Birand, telefonu neden duvara fırlattı?

Mehmet Ali Birand, 28 Şubat sürecinde Erol Özkasnak Paşa'yla aralarında geçen diyalogu anlattı.

28 Şubat 2010 02:00

T24 - Mehmet Ali Birand, 28 Şubat sürecinde Erol Özkasnak Paşa'nın kendisini arayıp "Siz kim oluyorsunuz da Genelkurmay Başkanı'na faks çekiyorsunuz?" diye payladığını, bunun üzerine telefonu duvara fırlatıp kırdığını söyledi.
 
Zaman gazetesinden Fatih Vural'ın haberine göre dönemin Genelkurmay Başkanı Hüseyin Kıvrıkoğlu'nun "Bin yıl sürecek." dediği 28 Şubat 'postmodern darbesi'nin üzerinden 13 yıl geçti.

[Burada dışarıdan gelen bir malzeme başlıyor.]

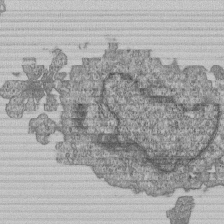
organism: Human
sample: MDA-MB-231 cells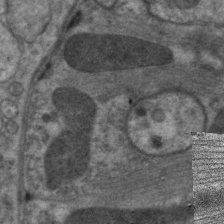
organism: C. elegans
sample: Pharynx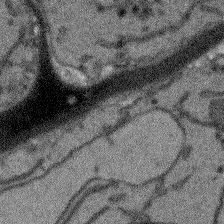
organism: Arabidopsis thaliana
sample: Root tip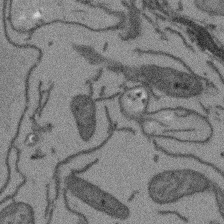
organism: Arabidopsis thaliana
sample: Root tip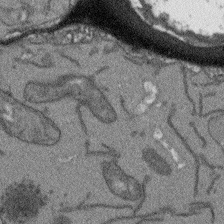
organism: Arabidopsis thaliana
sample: Root tip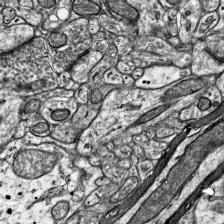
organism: Mouse
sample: Visual Cortex

Medya ve yargı eliyle yürütülen darbe sürecinin on binlerce mağduru var. İnançları nedeniyle fişlenen, işinden atılan ve birçok hukuk dışı uygulamaya maruz kalan binlerce kişinin hayatı altüst oldu. Farklı görüşleri savunan gazeteciler de stotükonun hedefi oldu. O dönemde farklı görüşleriyle ön plana çıkan gazeteciler Mehmet Ali Birand, Mehmet Altan ve Nazlı Ilıcak, Zaman'a yaşadıkları mağduriyeti anlattı.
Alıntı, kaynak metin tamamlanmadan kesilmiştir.